Of course, local government actions go well beyond restricting developments because of presumed rising sea levels. In the Melbourne CBD, with its ostensibly pro-business mayor, the city is completely hostile to cars, with bike lanes turning once wide twolane roads into choked, singlelane thoroughfares.

The insurance companies also have got into the climate change game by warning us all of the potential damage caused by extreme weather events and the need to raise premiums to cover this eventuality.

This linking just might be a convenient excuse to put up prices and become more profitable given that extreme weather events, worldwide, have not become more common. Indeed, there is evidence that the incidence of cyclones, for instance, has declined in many parts of the world.

A careful reading of the Intergovernmental Panel on Climate Change reports points to only low to medium confidence in the future path of extreme weather events.

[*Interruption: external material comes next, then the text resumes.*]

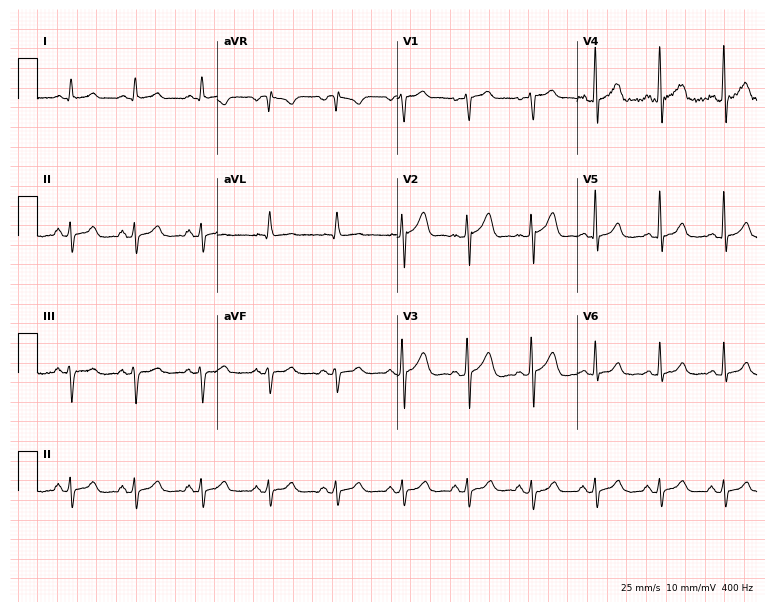
Electrocardiogram (7.3-second recording at 400 Hz), a male, 61 years old. Of the six screened findings (first-degree AV block, right bundle branch block, left bundle branch block, sinus bradycardia, atrial fibrillation, sinus tachycardia), none is recorded.

But promoters and followers of the climate change cause tend not to worry about details: they probably don’t even bother to read the dense and lengthy periodic reports put out by the IPCC.

(Here’s a warning: it’s not enough to read the executive summaries of the reports; the hands of other authors, possibly not trained in science, are easy to detect.)

There’s also the recycling religion. Apart from a small number of products — aluminium cans and possibly lithium car batteries

— the most efficient and environmentally sensitive means of dealing with rubbish is to use wellmanaged landfills.

But that doesn’t meet the requirements of the climate change urgers, including the CSIRO. (Check out its recent abysmal report on the circular economy, a current trendy term.)

For some media outlets, doomsaying climate prophecies no doubt attract readers, particularly if it is linked with the evils of capitalism. Indeed, a few hot days are now regularly reported on as if they are newsworthy. That’s what summer throws up.

The more fundamental problem is that too many ill-advised government decisions are made on the basis of dubious projections while ignoring the scope for offsetting actions and adaptation. Mind you, there has never been a better time for unelected, activist bureaucrats.